### YOUR TASK
Copy exactly, and only, the lines between the start of the entries below and the line containing "Danzig (Polen), Mała", both inclusive. Omit pictures.

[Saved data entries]
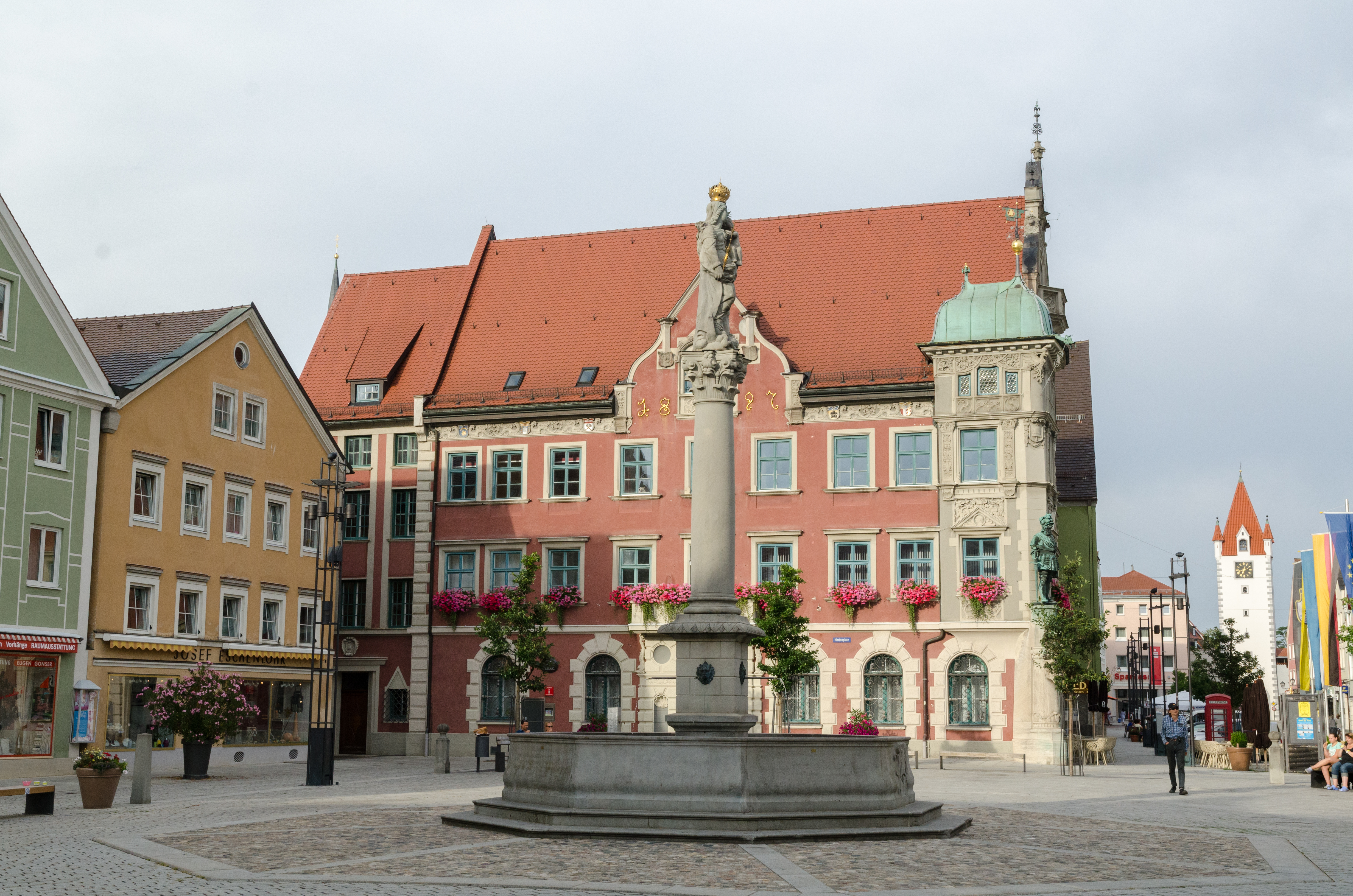 Mindelheim, Marktplatz
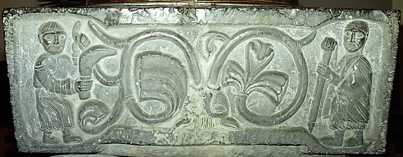 Belgique - Wallonie - Fonts baptismaux de Gentinnes
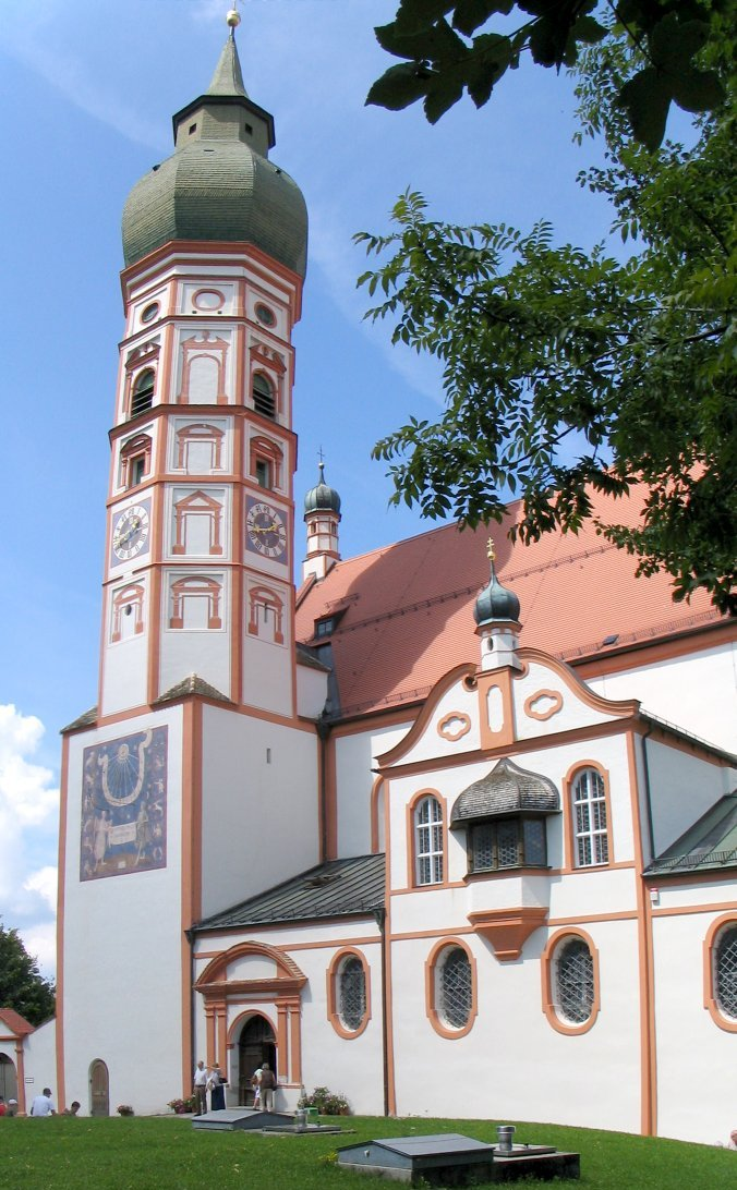 Kloster Andechs Bayern Deutschland / monastery Andechs Bavaria Germany August 2007 Quelle: selbst fotografiert Fotograf / Zeichner: Patrick Huebgen Upload : Pahu
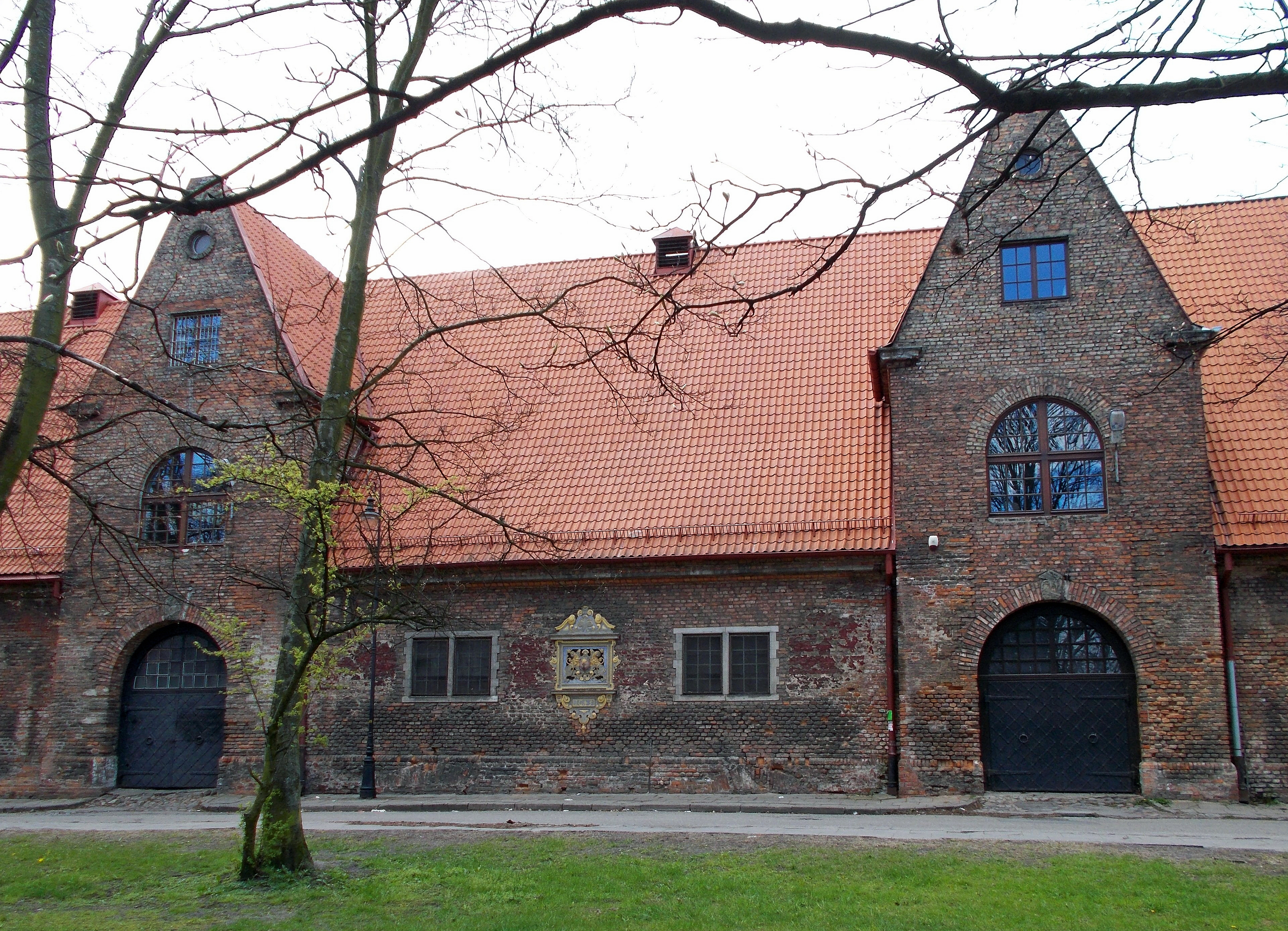 Danzig (Polen), Mała Zbrojownia (Neues Zeughaus), denkmalgeschütztes Objekt
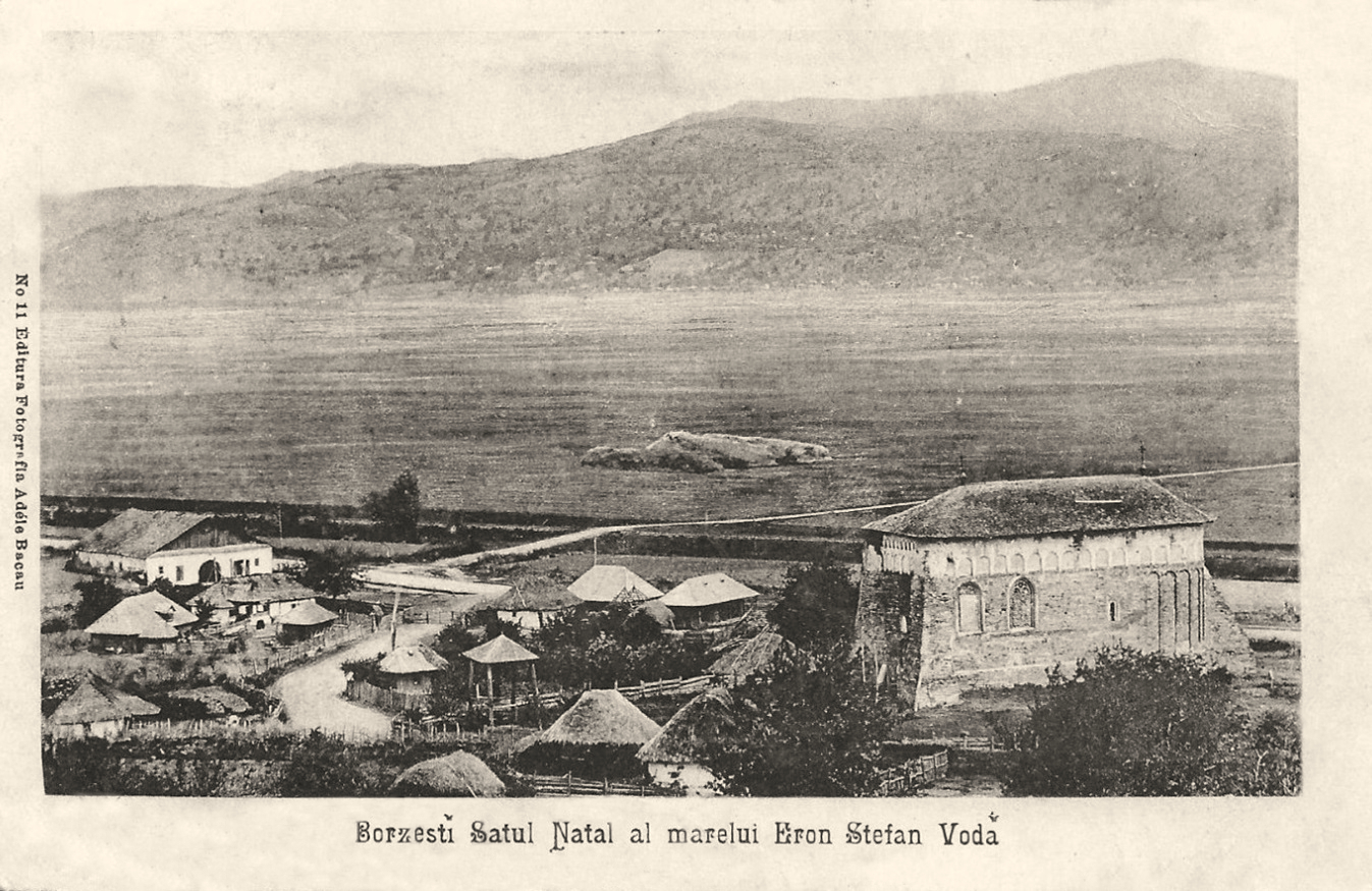 Satul Borzești, județul Bacău în anul 1904. În prim-plan Biserica cu hramul „Adormirea Maicii Domnului”, construită între 1493-1494.
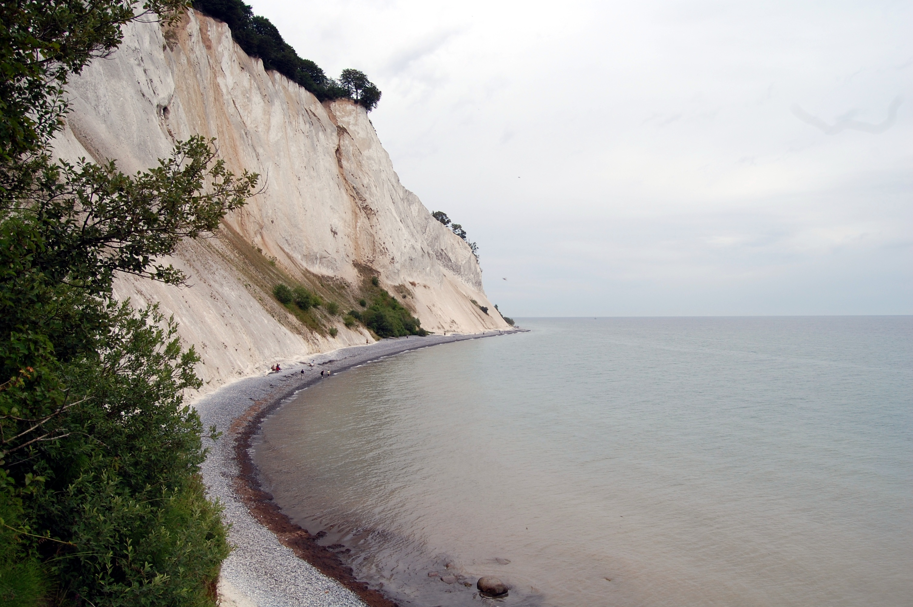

### ANSWER BOX
 Mindelheim, Marktplatz
 Belgique - Wallonie - Fonts baptismaux de Gentinnes
 Kloster Andechs Bayern Deutschland / monastery Andechs Bavaria Germany August 2007 Quelle: selbst fotografiert Fotograf / Zeichner: Patrick Huebgen Upload : Pahu
 Danzig (Polen), Mała Zbrojownia (Neues Zeughaus), denkmalgeschütztes Objekt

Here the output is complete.